Ist die neue Platte ein Hammer?

aeverium_-_time_1Zwei Jahre ist es schon her, 2015 brachten die Senkrechtstarter Aeverium ihr Debütalbum heraus. Sie waren bei uns im Webzine in der Rubrik Band der Woche dabei, es gab viele Buchungen für diverse Festivals, und bei Kamelot durften sie auf der US-Tour sogar als Support auftreten. Aktuell sind sie mit ihren Out of Line-Kollegen Lord of the Lost auf Tour, und am 24. März kam endlich ihr neues Album Time auf den Markt – Zeit wird’s!

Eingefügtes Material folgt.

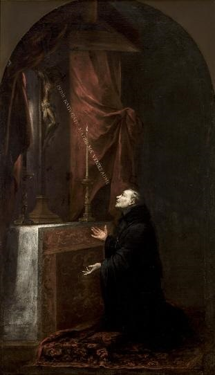 El lienzo representa a Santo Tomás de Villanueva (1486-1555), que fue arzobispo de Valencia y aparece arrodillado y rezando ante un crucifijo.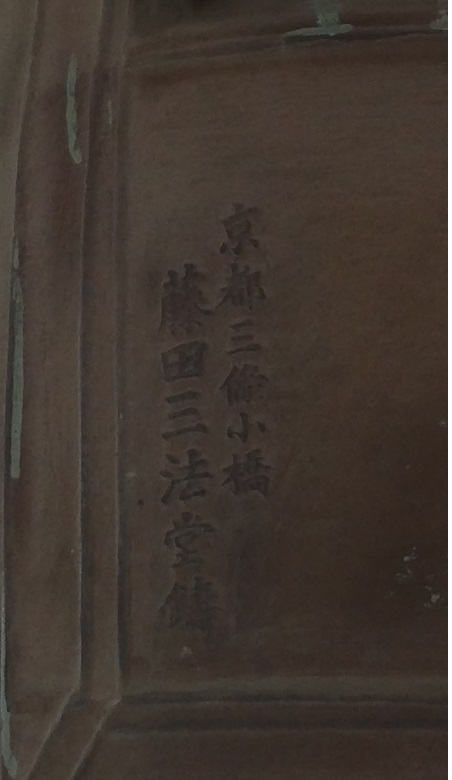 中文（台灣）: 峨崙廟昭和四年銅鐘局部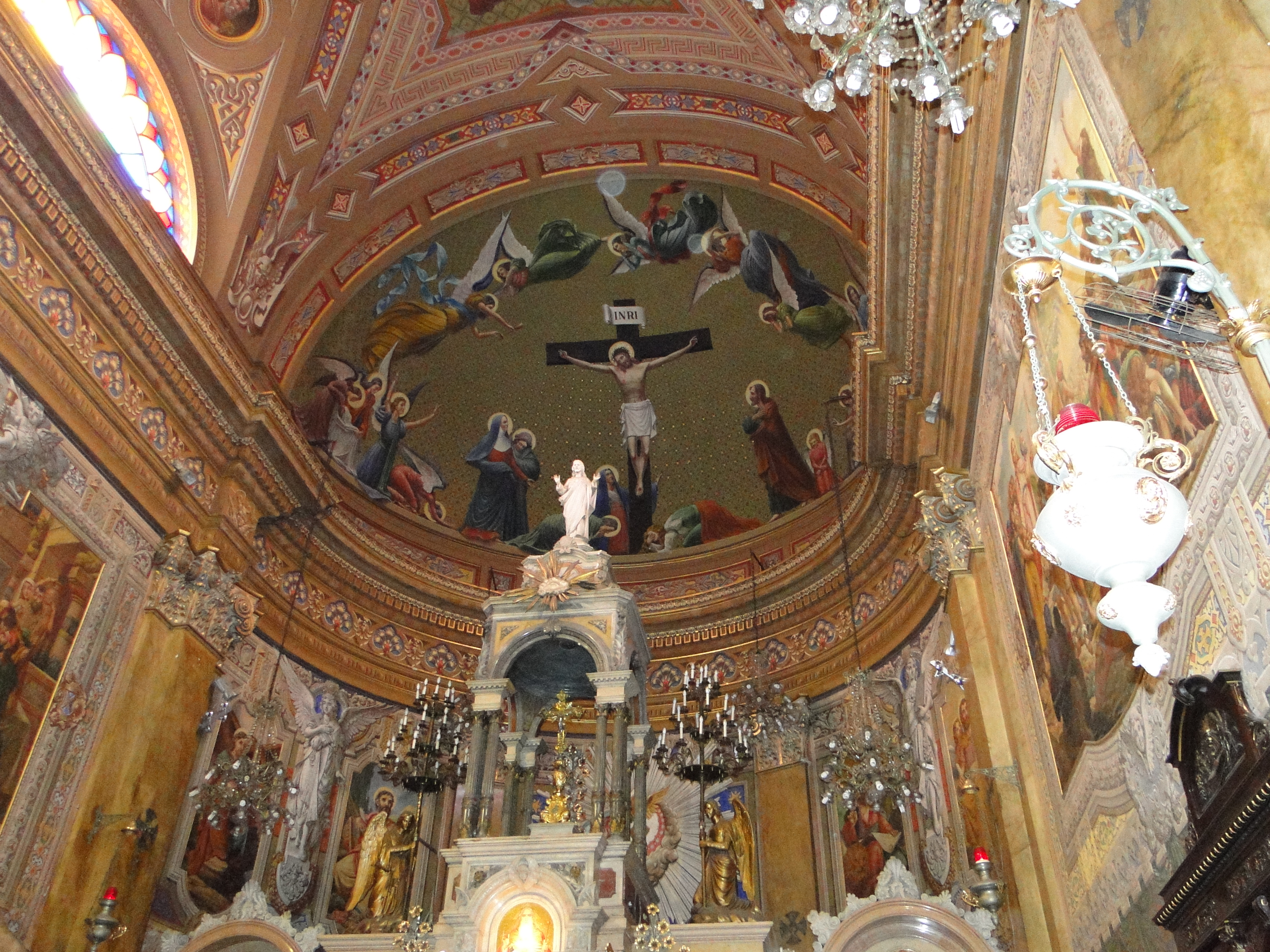 Imagens e quadros que ornam o altar-mór do Santuário do Sagrado Coração de Jesus, em São Paulo (SP), Brasil.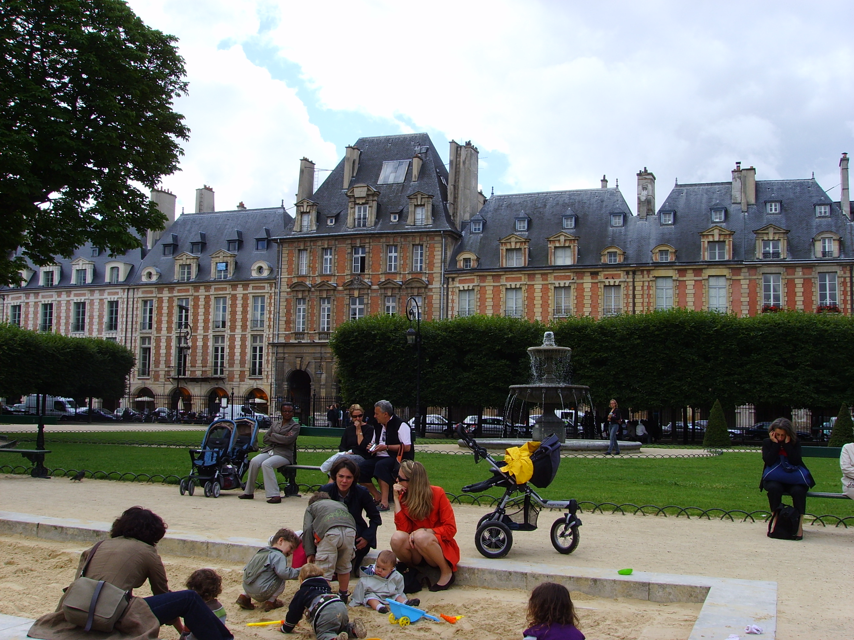 Place des Vosges, Paris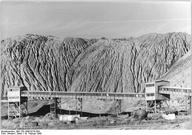 ADN-ZB / Hirndorf / 16.2.90 / pr / Bez. Erfurt: Das Bergarbeiterdorf Menteroda im Kreis Mühlhausen ist geprägt durch den Kalibergbau und berghohe Halden. 1992 feiert dieser rund 2700 Einwohner zählende Ort sein 800jähriges Bestehen.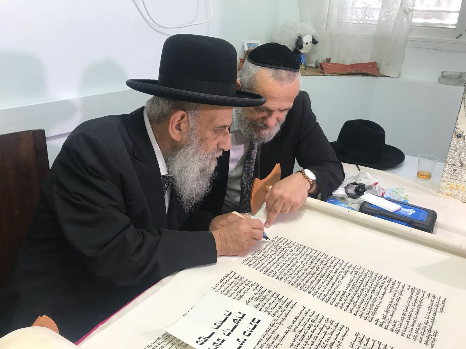 הרב דוד צדקה, הרב הראשי לפרדס חנה כרכור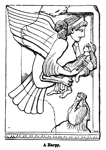 A Harpy.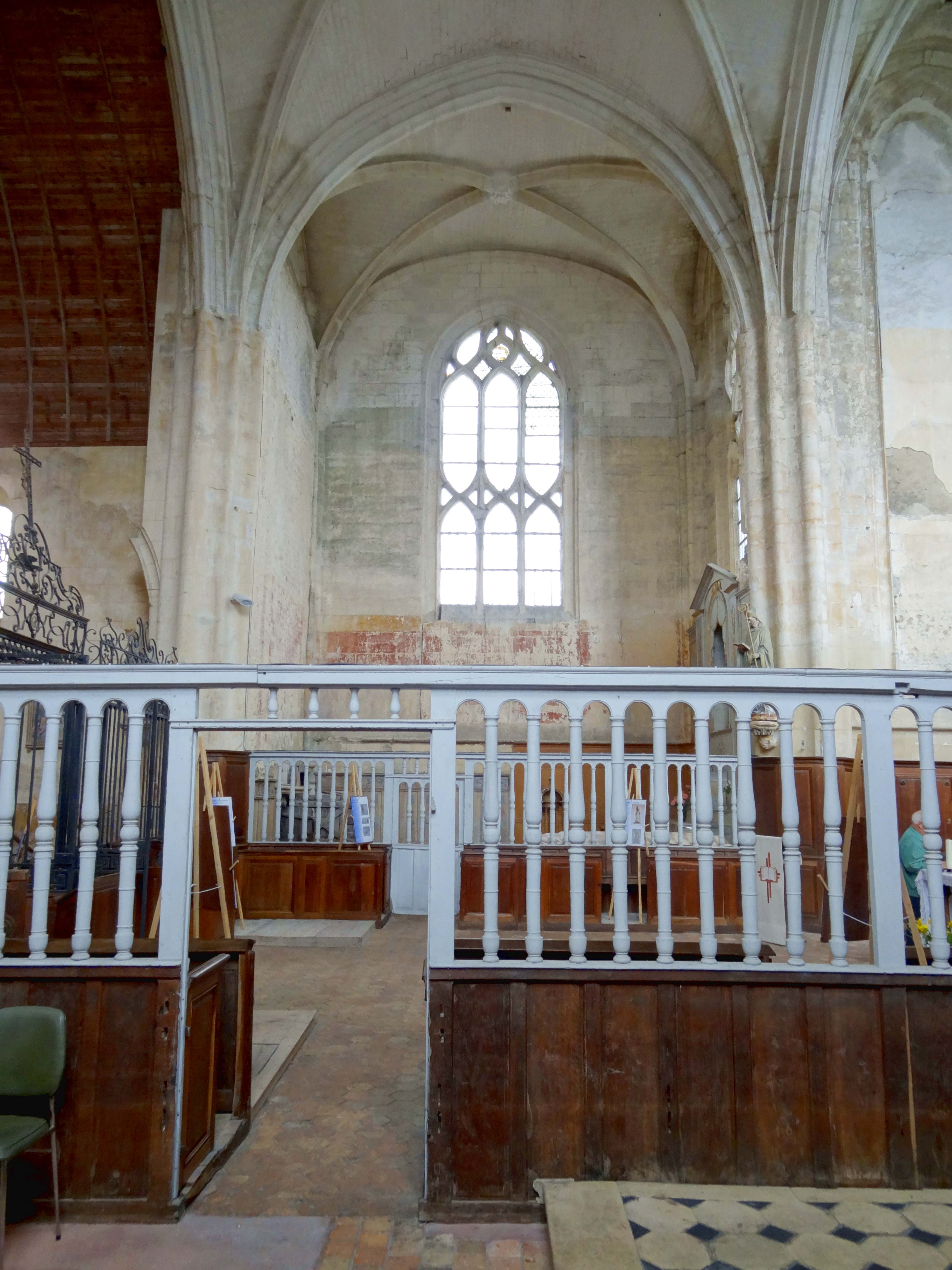 Intérieur de l'église - voir titre.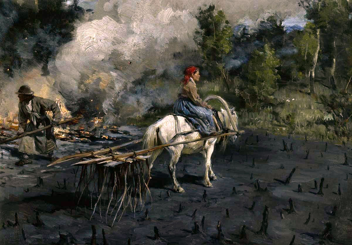 «Приготовление почвы для посева льна в Вологодской губернии» 1887–1890 гг. Государственная Третьяковская галерея, Москва, Россия.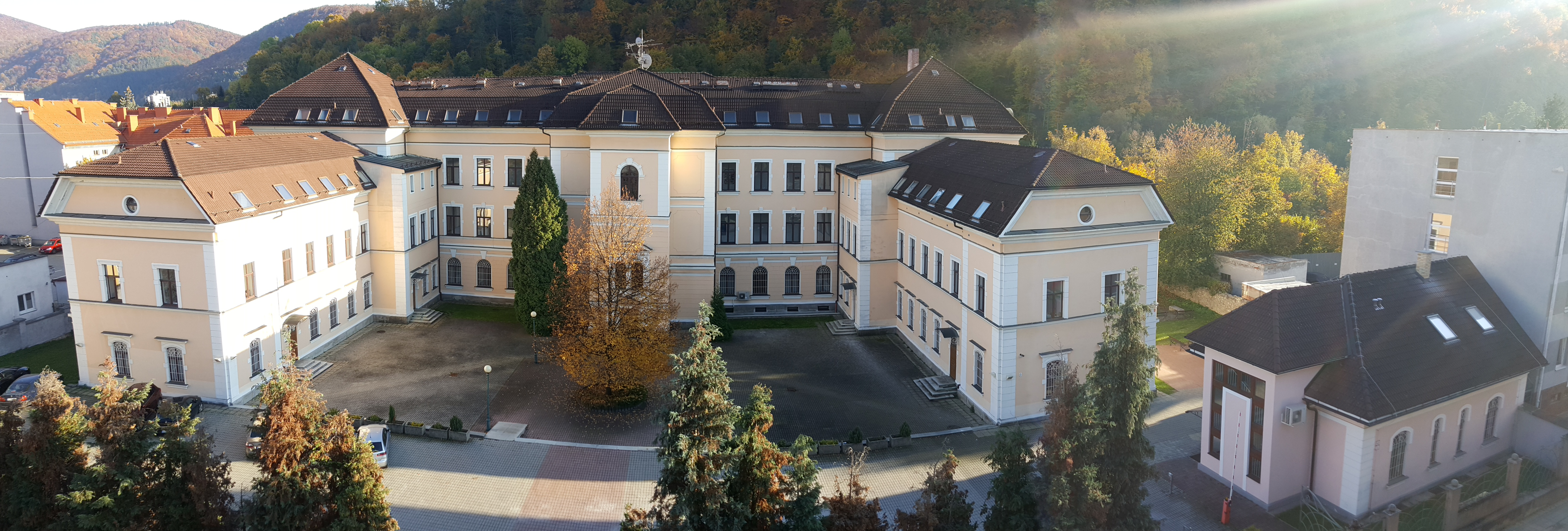 Budova fakulty z Kuzmányho ulice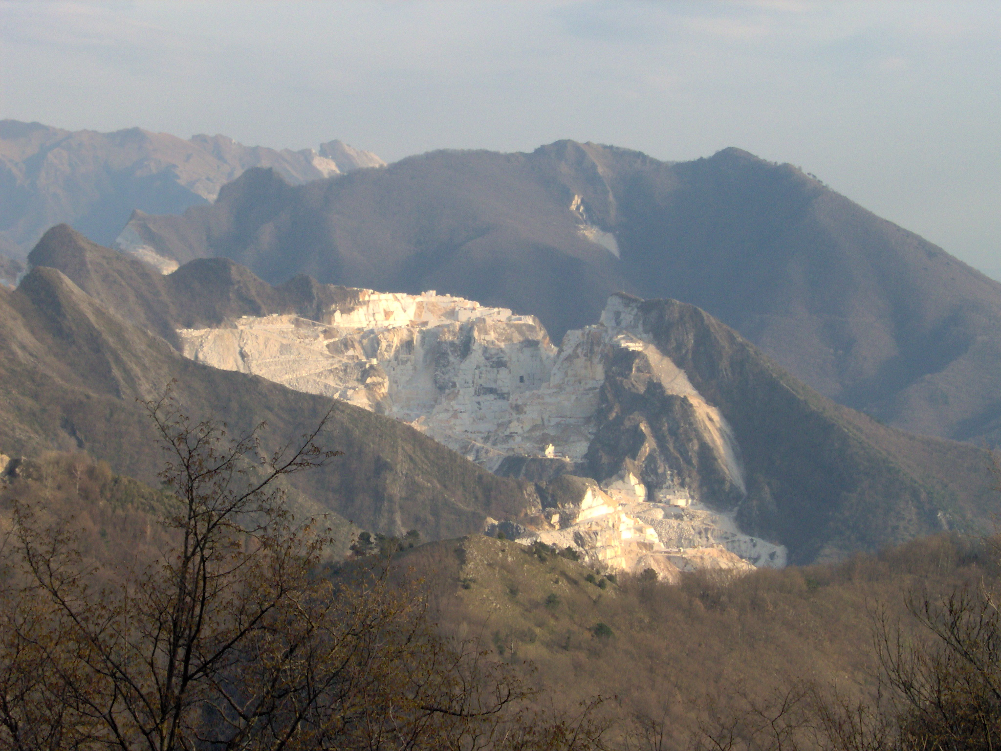 Le cave di marmo viste da Campo Cecina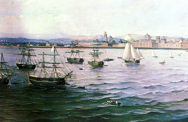 óleo por Eduardo Pringuet. Imagen tomada de la revista Artes de México, núm. 116, año XV, 1969, sin página.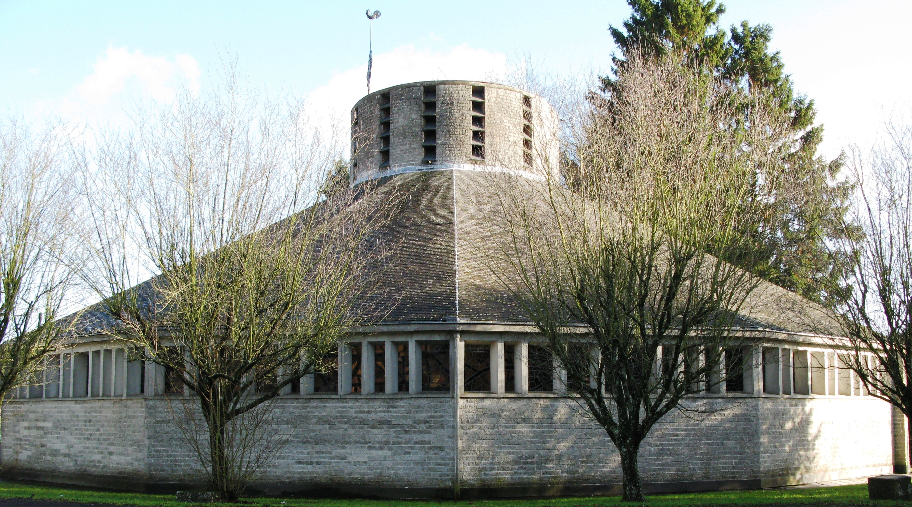 Kierch vun Noutem am Arelerland.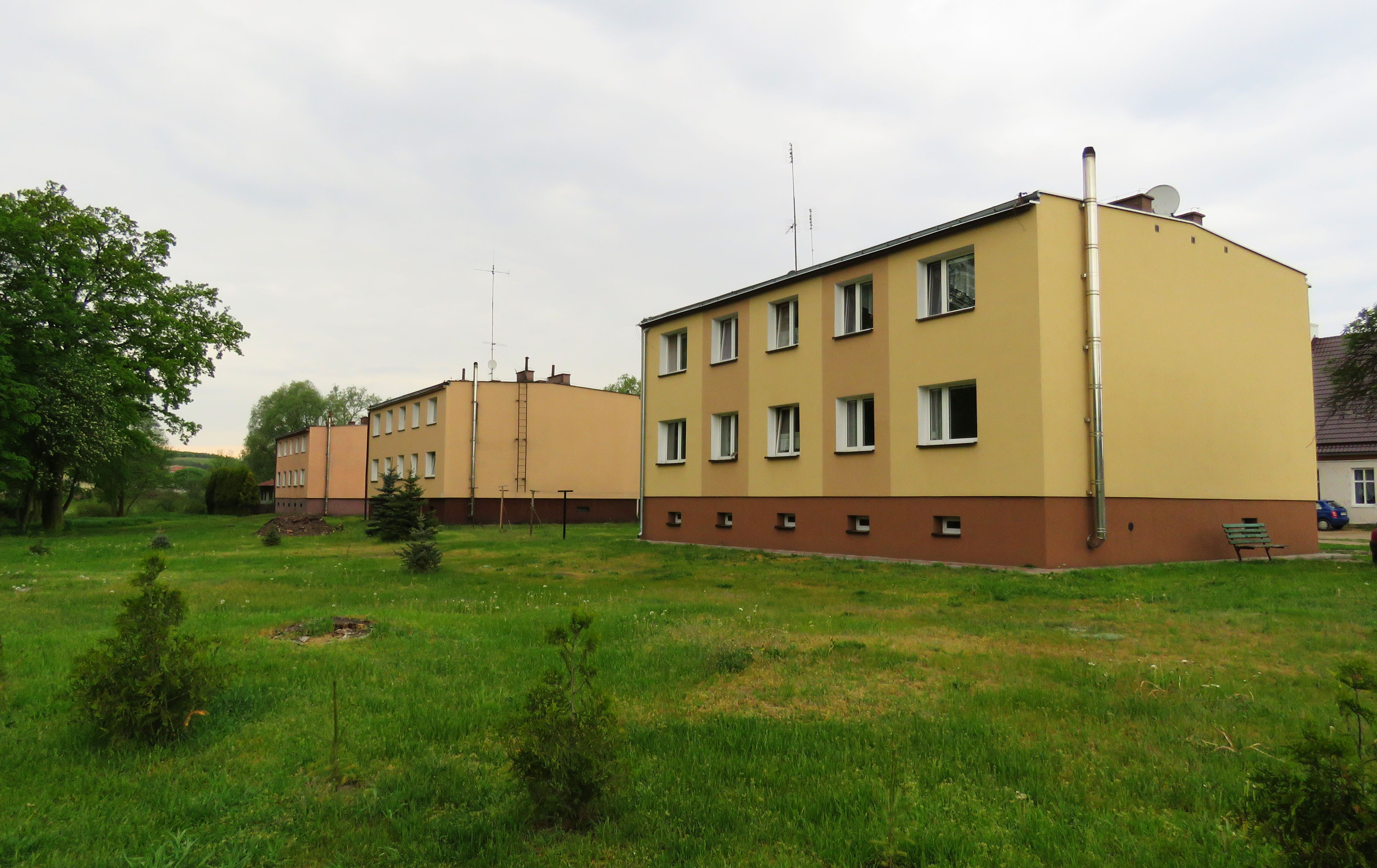 Centrum miejscowości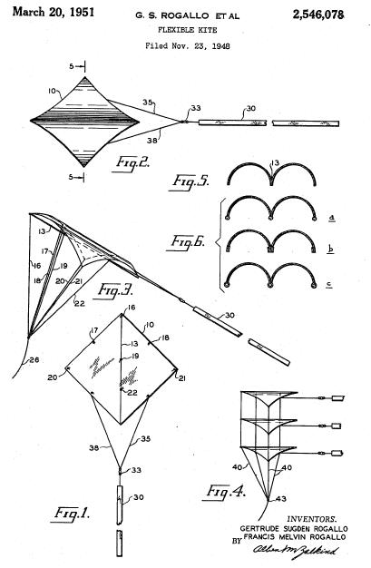 Patentskizzen des "Flexible Kite" von Rogallo 23.11.1948 (US-Patent 20.03.1951) Die skizzierten flexiblen Tragflächen bestehen nur aus Stoff und Schnüren ohne zusätzliche feste Aussteifungen.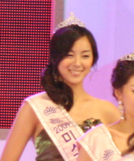 2009 미스코리아 당선자들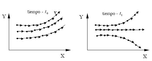 Lineas de corrientes.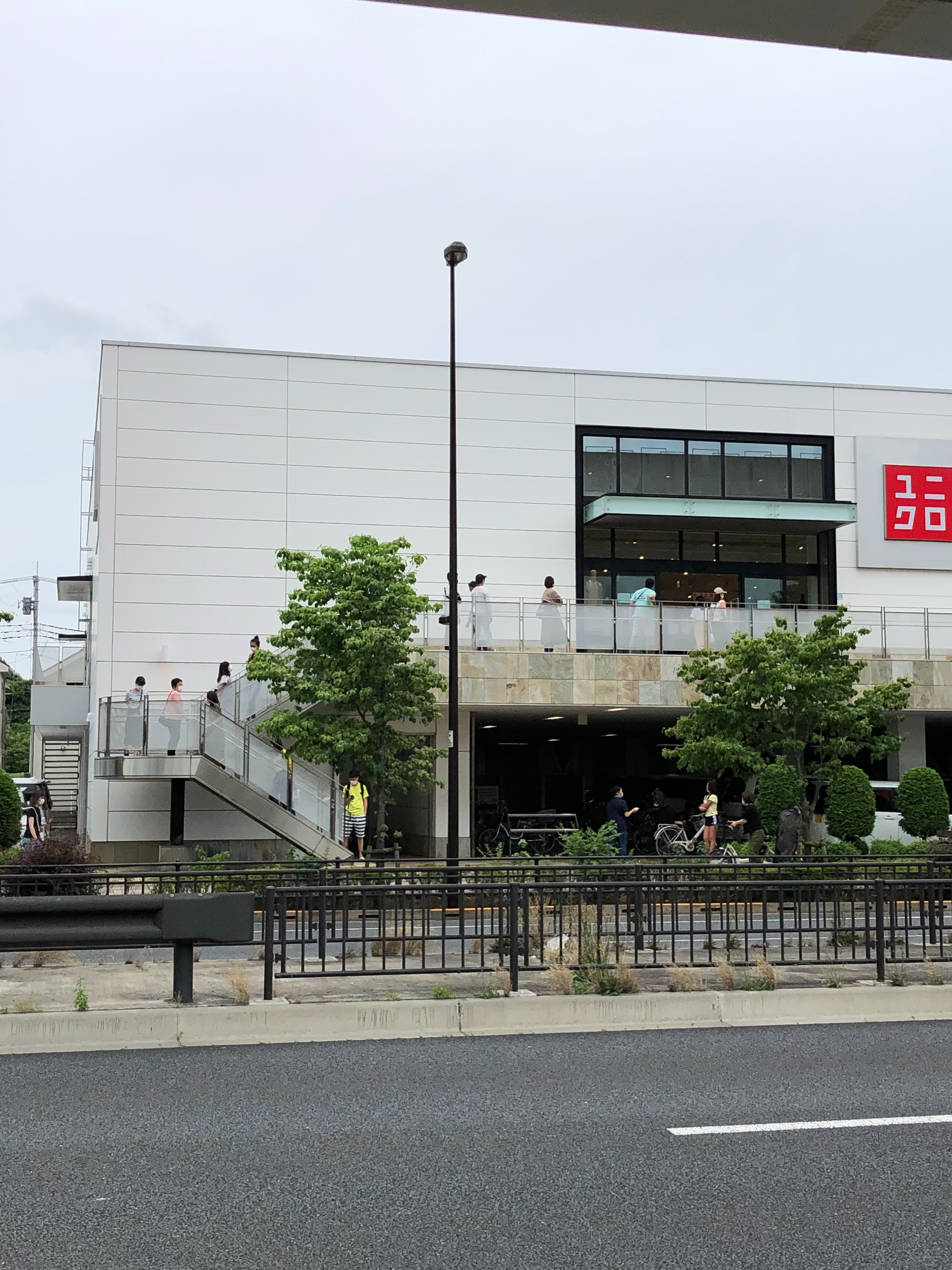 ソーシャルディスタンスを保って並ぶ人々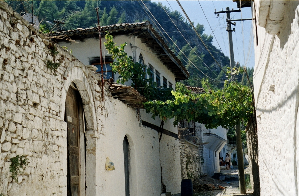 Berat, Albania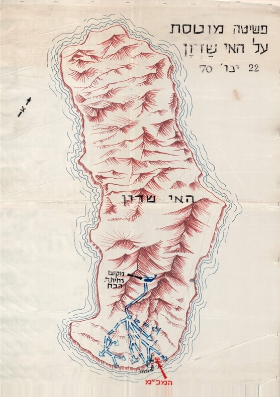 פשיטה מוטסת על האי שדואן ב- 20.1.70, עם תאור מקום נחיתת הכוחות וציר הפעולה לעבר מקום המכ"ם - ציור. מ-תאריך: 20/01/1970 עד-תאריך: 20/01/1970. הועמד לעיון הציבור: כן.

Liebevoll ist das Cover von Time gestaltet, wie schon auf dem Debüt Break out darf natürlich der Hirsch nicht fehlen – ob der ein Erkennungszeichen wird?
Gestartet wird mit einem Mörder-Intro, Dark Elektro trifft Metal. Eine interessante Kombi, noch hinzu kommt das perfekt abgestimmte Duett von Marcel „Chubby“ Römer und Sängerin Aeva Maurelle. Sehr charakteristisch wirkt das „Tick Tock“ des zweiten Songs „Time“. Nicht nur dieser Track macht deutlich, was die zukünftige Richtung von der Dame und den Herren aus dem beschaulichen Viersen sein wird. Man denkt, da geht nichts mehr? „What about me“ zeigt die komplette Farbpalette – Verzweiflung, Wut, Liebe – hier kommt besonders der feengleiche Gesang von Aeva sehr gut zur Geltung. Um mal tief durchatmen zu können, ist „Home“ das Richtige, eine Ballade, die sich gewaschen hat, hier ist ganz viel Gefühl angesagt. Ruhige Passagen – gesungen von Aeva – werden mit der sehr kraftvollen Stimme von Marcel abgewechselt, das ist schon genial. Die Übergänge stimmen, super abgemischt, man kann da wirklich nicht meckern. Ein bisschen übers Ziel hinaus schießen sie jedoch bei „Brave new world“, hier keift mir Marcel die Refrains doch ein wenig zu sehr. „Can’t break me down“ ist die unmissverständliche Message an die Welt da draußen, dass Aeverium nicht mehr zu stoppen sind und ihren Weg einfach so weitergehen, wie sie ihn eingeschlagen haben. Wenn das mal keine Kampfansage ist! Ein bisschen ruhiger wird es wieder bei „Resurrected“ – aber keine Zeit für Langeweile, zum Refrain hin schraubt er sich zu einem kraftvollen Song empor. Immer wieder kommen die leichten Dark-Elektro–Einflüsse gepaart mit echtem Power-Riffing zum Einsatz, das ist geschickt eingefädelt. Ein sehr gutes Beispiel bietet da zum Beispiel „World inside my head“. „Vale of shadows“ fügt sich ebenso in das Album ein wie die Vorgänger. Einen wunderschönen Abschluss bildet die Ballade „My farewell“, ein Pianointro, gefolgt von der Stimme von Aeva. Für so was bin ich ja immer zu begeistern, da man hier auch mal seinen Gedanken nachhängen kann. Und Pianointros funktionieren immer.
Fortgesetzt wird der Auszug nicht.